# just sits down and wont move !



## jaimia (May 19, 2011)

ive been putting a lead on flossy every day for the past week to try and get her use to it for when she can go out but most of the time she just sits down looks scared and wont move not even for a treat, i have to stand her up then we move about 2 steps before she sits and wont move again, is there anything else i should be doing?


----------



## caradunne (Nov 29, 2010)

I remember it well! She was OK at first but started doing that after a few weeks. Jogging excitingly was the most effective way to get Izzy to move. She grew out of it but it took a while, now she loves going out.


----------



## jaimia (May 19, 2011)

ive had my two youngest kids running in front of her but she still wont move and the poor little thing looks so scared i then feel really mean , guess i will just have to keep trying it with her


----------



## lady amanda (Nov 26, 2010)

Kepp trying and once she realizes the fun that she can have outdoors and that it isn't just a scarry place she will be pulling on the lead and we will see a new thread from you how to stop it  it'll be fine, she will love it soon


----------



## JulesB (Mar 6, 2011)

I found with Betty that if I put the lead on away from the door and then went to the door and opened it she was so scared she'd not get to come out to she'd forget about the lead and then run to the door!
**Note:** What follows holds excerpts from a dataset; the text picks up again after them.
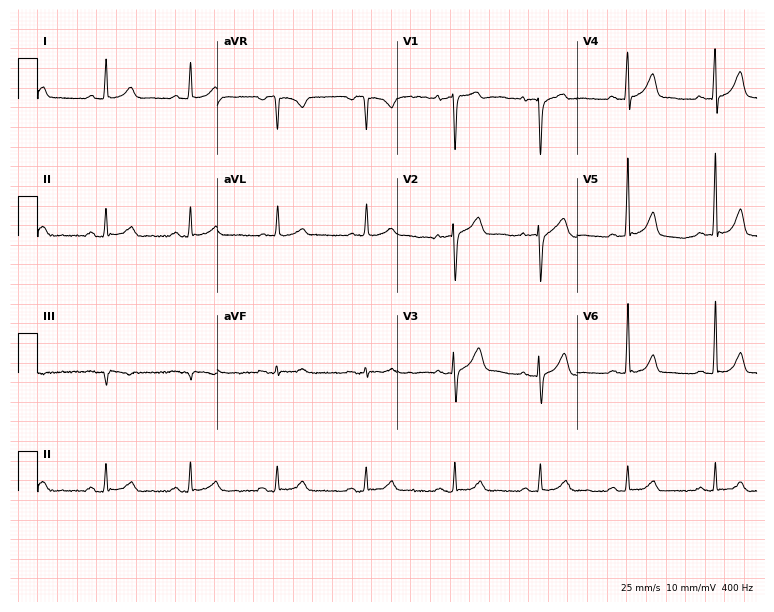
ECG (7.3-second recording at 400 Hz) — a man, 53 years old. Labelled as a normal ECG.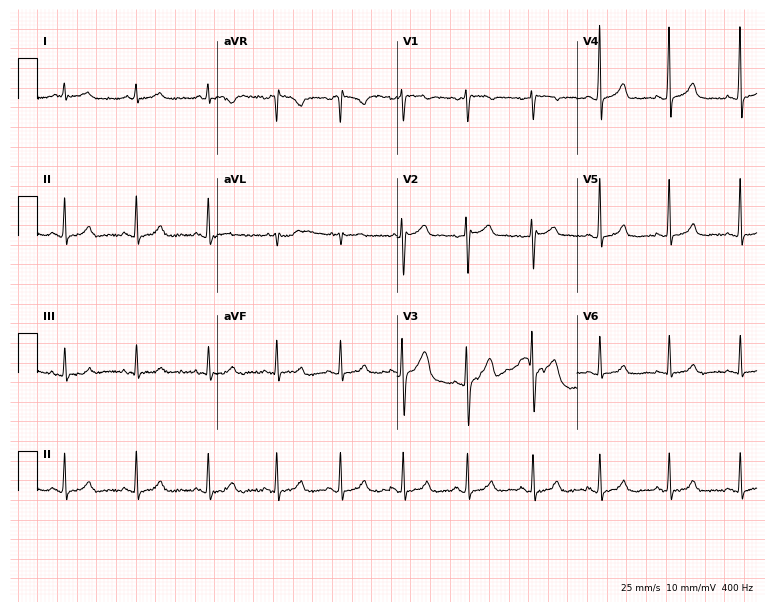
Standard 12-lead ECG recorded from a male, 61 years old (7.3-second recording at 400 Hz). Read as a normal ECG.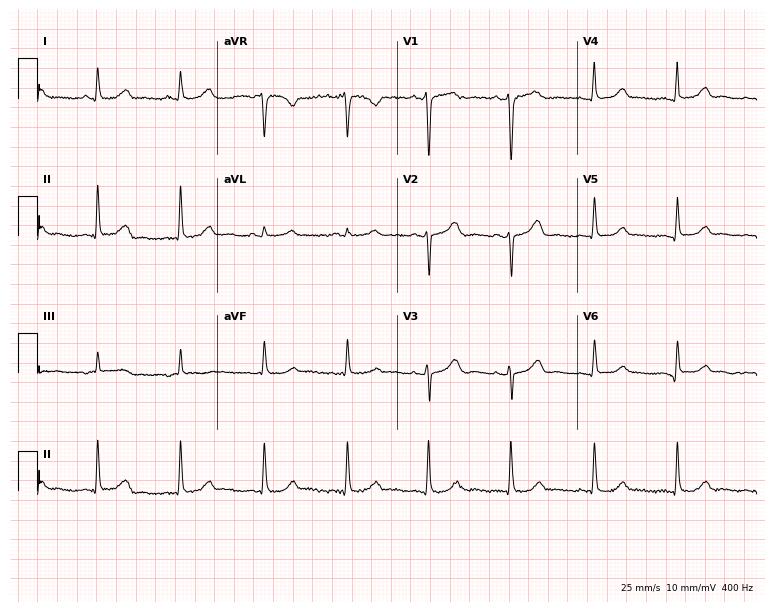
Standard 12-lead ECG recorded from a female, 67 years old (7.3-second recording at 400 Hz). None of these six findings is recorded: first-degree AV block, right bundle branch block, left bundle branch block, sinus bradycardia, atrial fibrillation, sinus tachycardia. Other findings, if any, are not listed.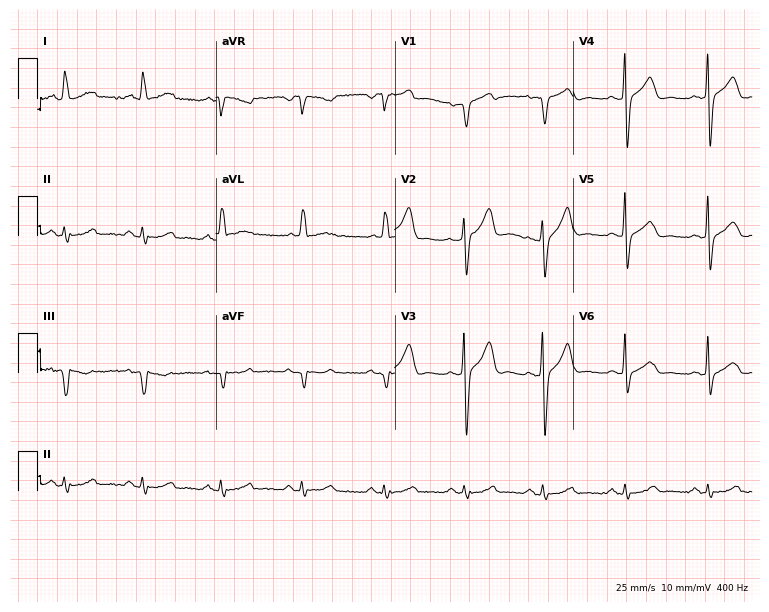
Standard 12-lead ECG recorded from a 57-year-old woman (7.3-second recording at 400 Hz). Read as a normal ECG.

I think they all struggle with the lead first of all. I think they say to just leave it on and let it trail around so they get used to it.
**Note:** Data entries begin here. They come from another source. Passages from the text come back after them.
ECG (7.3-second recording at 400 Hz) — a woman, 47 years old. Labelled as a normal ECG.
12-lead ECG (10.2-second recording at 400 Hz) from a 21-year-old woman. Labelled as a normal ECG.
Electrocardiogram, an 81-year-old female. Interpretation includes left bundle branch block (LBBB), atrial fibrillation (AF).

Once she gets used to going out for walks she'll love her lead as it means she gets a walk!


----------



## jaimia (May 19, 2011)

thanks, ill keep on with it and try not to look at her sad puppy dog eyes


----------



## Dylansmum (Oct 29, 2010)

I would suggest using really good treats like chicken, cheese or liver and rewarding every time she takes a step or two forwards. Also have you tried her with the lead just hanging without holding it so she gets used to the idea?


----------



## jaimia (May 19, 2011)

ive done the treat thing but will try with leaving the lead hanging, thanks for your help


----------



## weez74 (Feb 9, 2011)

Ah, poor thing. Let us know how you get on. I think I used to put the lead on Rosie in the house and let her get used to the feel of it (letting it hang, like the others have said), just for 5 minutes to begin with. And I seem to remember it was during fun, play times so she had other distractions. It seems like so long ago, but it wasn't!


----------



## DONNA (Jan 7, 2011)

weez74 said:


> Ah, poor thing. Let us know how you get on. I think I used to put the lead on Rosie in the house and let her get used to the feel of it (letting it hang, like the others have said), just for 5 minutes to begin with. And I seem to remember it was during fun, play times so she had other distractions. It seems like so long ago, but it wasn't!


I agree (not that i have my puppy yet!) but in all the books ive read it says put collar and lead on then distract them with a favourite toy and treat and play with them for a while and just keep doing it everyday ,they will get used to it in the end.


----------



## strof51 (Sep 26, 2009)

Having the same problem with Rosie. Can get her to walk using a treat, just wonder if its the weight of the clip because she is tiny. Going to get a clip to hang from her collar see if that helps.


----------



## jaimia (May 19, 2011)

i took Flossy out on the front lawn yesterday on her lead and for some reason she was great, we had no sitting down she was happy to keep walking round, dont know if its just because its a new place for her as shes only been in the back garden on her lead before but it worked ! X


----------



## Kez (May 1, 2011)

Ruby didn't like the collar so I swapped to a harness which shes fine with. If I left the lead dragging she would chew it! I just did plenty of 5 min sessions in the garden rewarding with treats. I also took her out a few times with the harness and collar on but carried her stick with it they grow up really quickly.


----------



## lady amanda (Nov 26, 2010)

I have read in a dog training book that, when your pup is old enough to go for a walk after all of its shots and things....just walk. be confident and start to go at a good pase. that way the dog has to keep up and is watching you for direction. The author of the book is Brad Patison. he is a little bit tough love at times but alot of his techniques worked for us in regards to walks and lose leash etc.


----------